Banks collaborating! Shock! Horror!

Written By:
Published:
Content Copyright © 2012 Bloor. All Rights Reserved.
Also posted on: The IM Blog

I have been periodically following the identity resolution market for some time and I have been especially interested in what IBM calls anonymous resolution. This is the ability to pass information about fraudsters, money launderers and other desirables between and within organisations without actually disclosing personally identifiable details that would be counter to data protection and privacy laws.

However, the problem has always been twofold. First, banks are reluctant to exchange information even though it is well-known that fraudsters will frequently target multiple banks and it would make obvious sense for them to collaborate to prevent this happening. Second, the solutions for identity resolution are complex: you have to be able to match across multiple data sources just within a single sub-division of a bank. This means that such solutions also represent a significant investment in terms of both time and money. As a result, if you happen to have invested in a solution from Infoglide Software or IBM then you could, in theory, collaborate with other users of Infoglide or IBM but not with users of the other product or with other solutions that might have been adopted. Moreover, even between users of the same technology there has not been an easy lightweight method of enabling such collaboration. Until now.

Infoglide has released a product called I-BIRDS. This works against what Infoglide calls a FrAML (Fraud and AML) bin: that is, a central repository of all the people that you know to be, or suspect of being, “bad people”. When a query (which can be created using a web browser) is received with details of a potential malefactor the Infoglide software (you have to install an instance of this) will compare the incoming data and match it against your FrAML bin. It will then return a reference ID together with a match rating (high, medium, low) etc. No personally identifying information is transmitted. If a match is indicated then the requester can get on the phone to discuss this potential match with his opposite number at the receiving bank or banks (you would normally send a request to all collaborating banks at once).

There are two points to note. One of these is technical and one compliance-oriented. To deal with the second point first: in the US the Patriot Act section 314(b) specifically allows banks to collaborate in exchanging information about bad people. In addition, Infoglide has taken legal opinion to confirm that its technology complies with US law. Of course, that doesn’t mean that this would also be the case in other jurisdictions but since no personal details are being shared I would expect that the technology would also be legal in Europe and elsewhere.
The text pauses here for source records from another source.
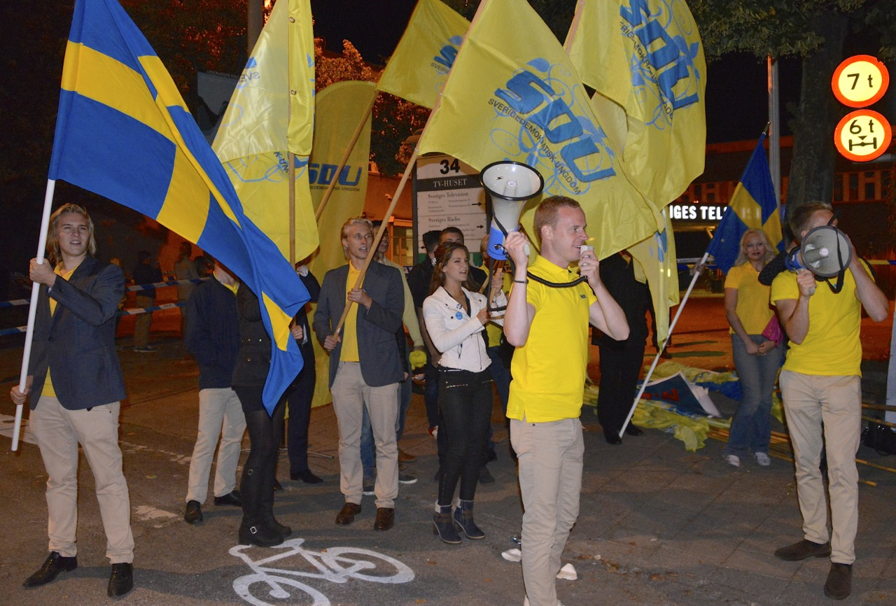 SDU, Sverigedemokratisk Ungdom, utanför SVT under slutdebatten den 12 september 2014.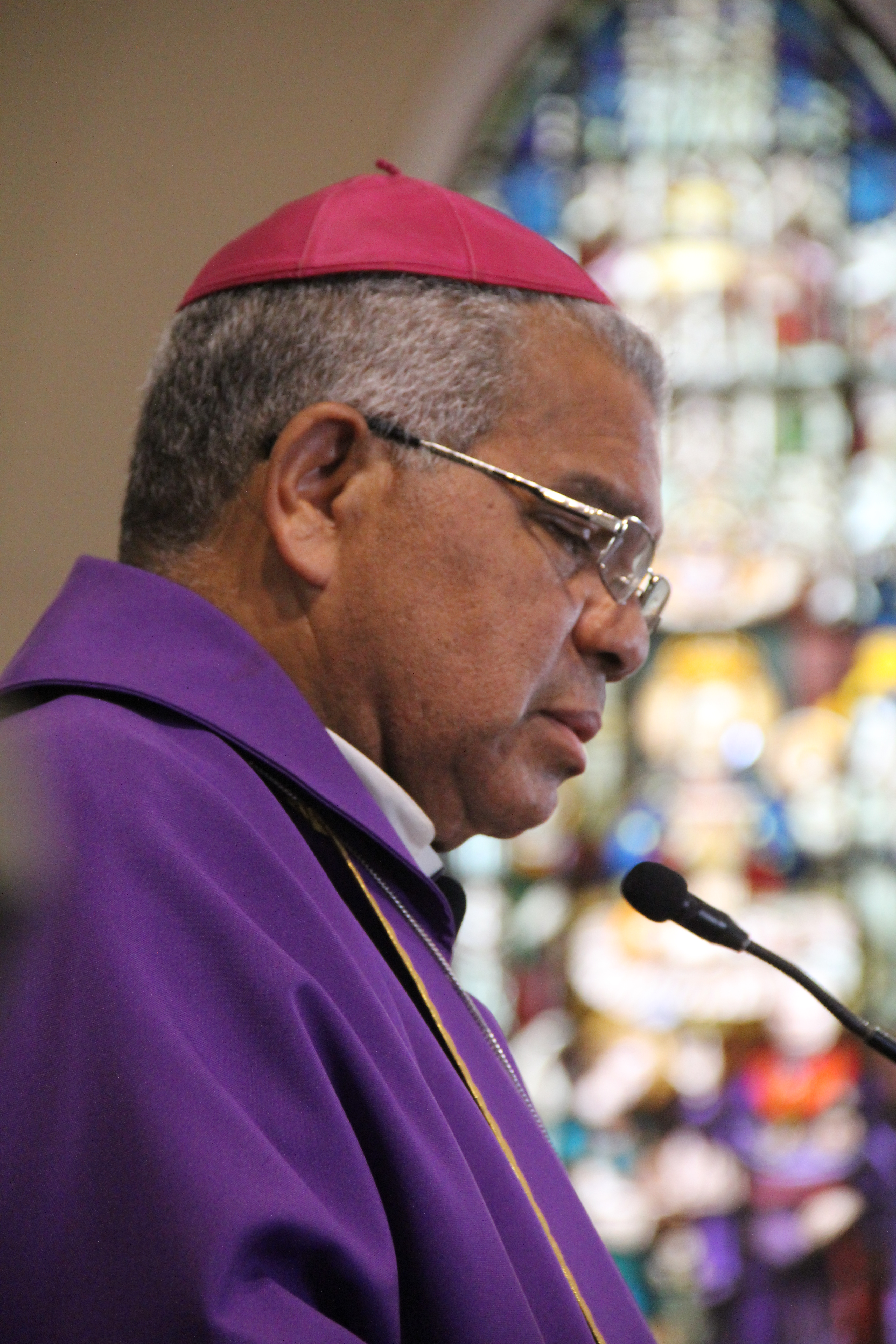 Foto de perfil de Mons. Francisco Ozoria durante la homília en una Santa Misa celebrada en la Catedral de San Pedro de Macorís, tomada por Jovanny Kranwinkel, quien generosamente ha cedido los derechos para su uso.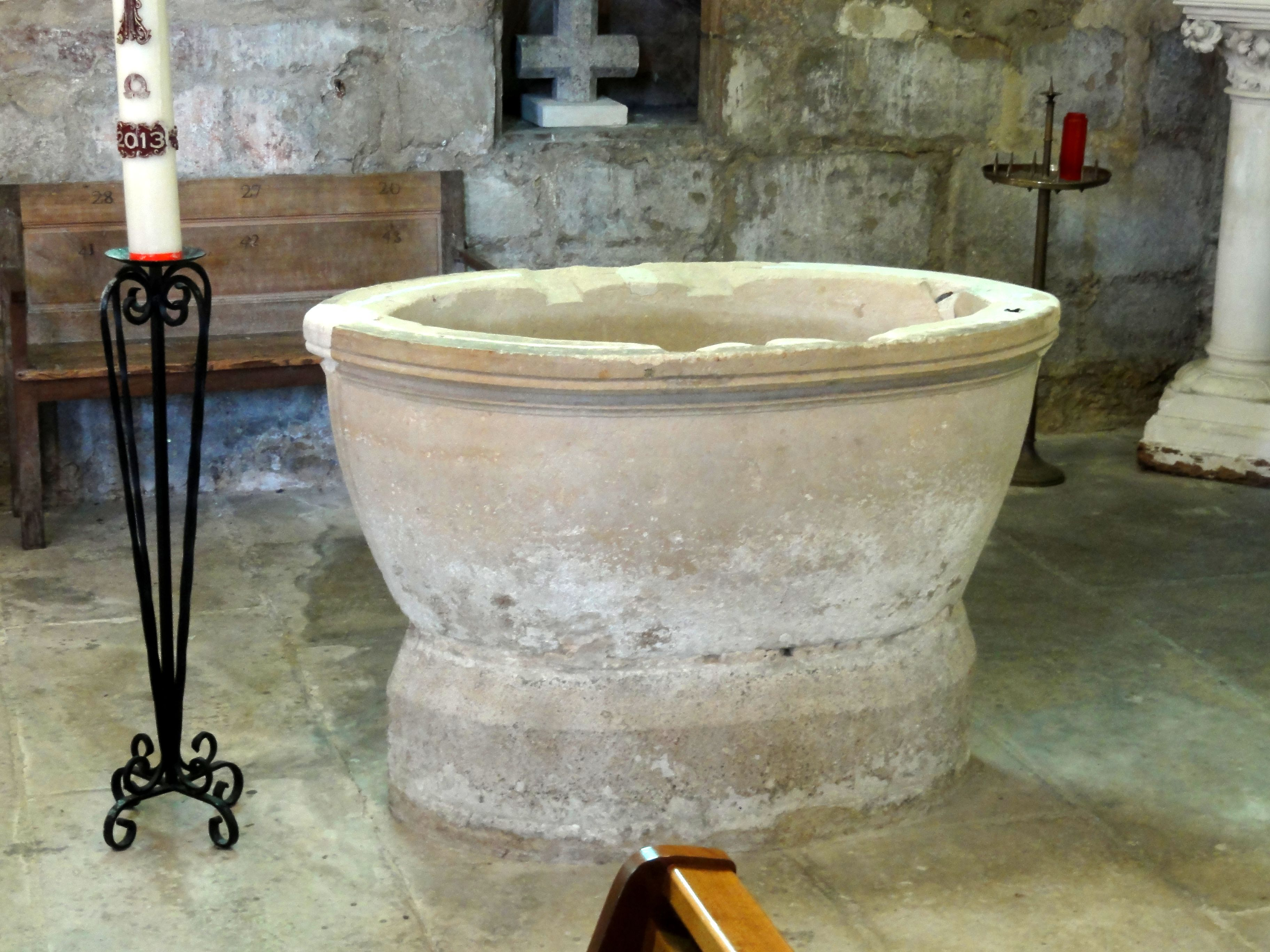 Fonts baptismaux.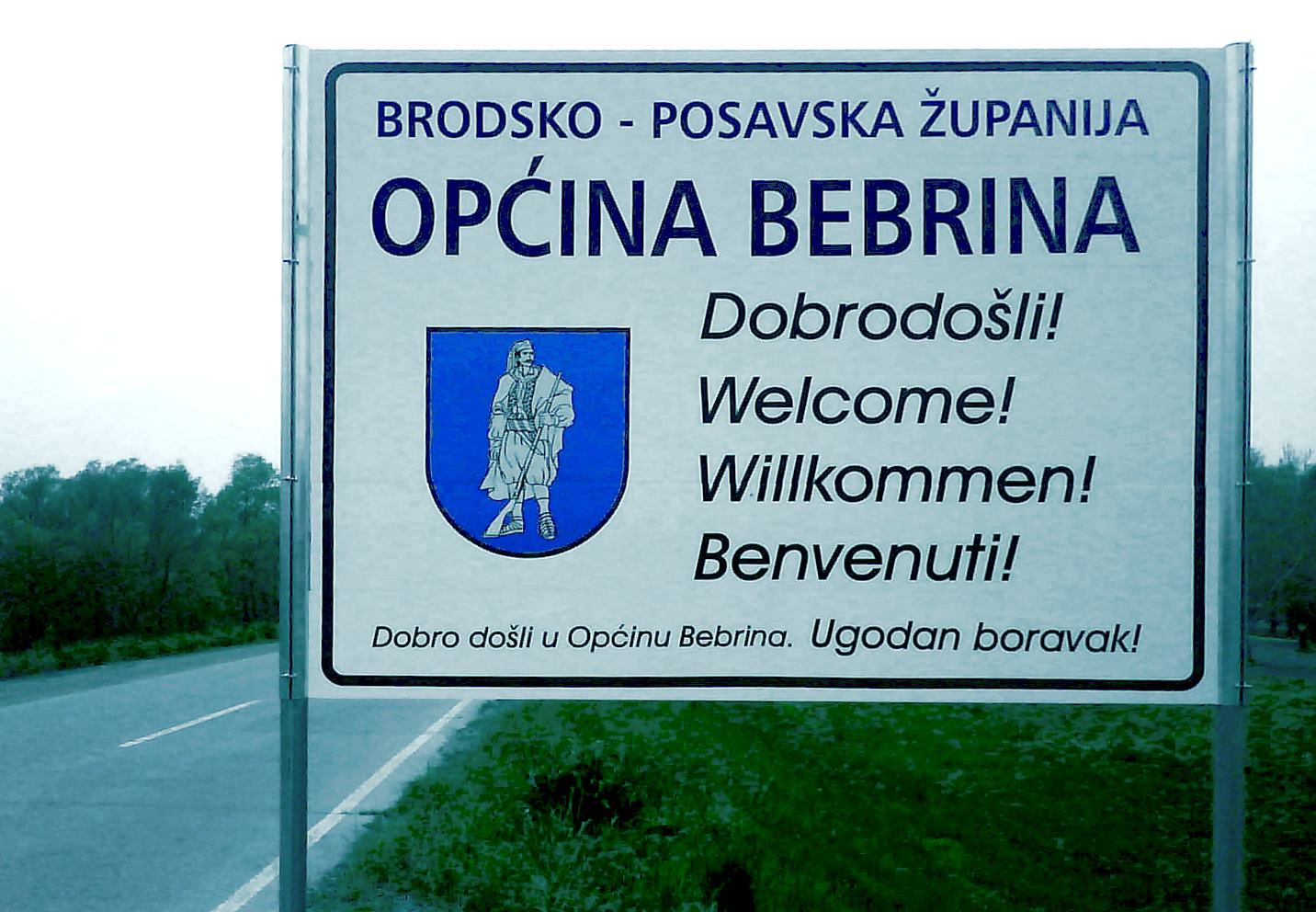 Ploča na ulasku u Općinu Bebrina

The second point is technical. I mentioned the complexity and scale of identity resolution solutions. However, in this case, there is no need for federated search capabilities spanning multiple databases as the match processes simply run against a single FrAML data source. Therefore the implementation will be very much simpler. Infoglide provides a reference schema for the database and one would expect that it would be easy to populate from an IBM or other environment. Infoglide estimates that a couple of weeks is all that it would take to set up the FrAML bin for each participant. A lightweight instance of Infoglide’s identity resolution matching technology will also be required but this should be relatively low cost compared to a fully comprehensive solution.

I have been waiting for a solution such as this for a long time. Banks: go to it!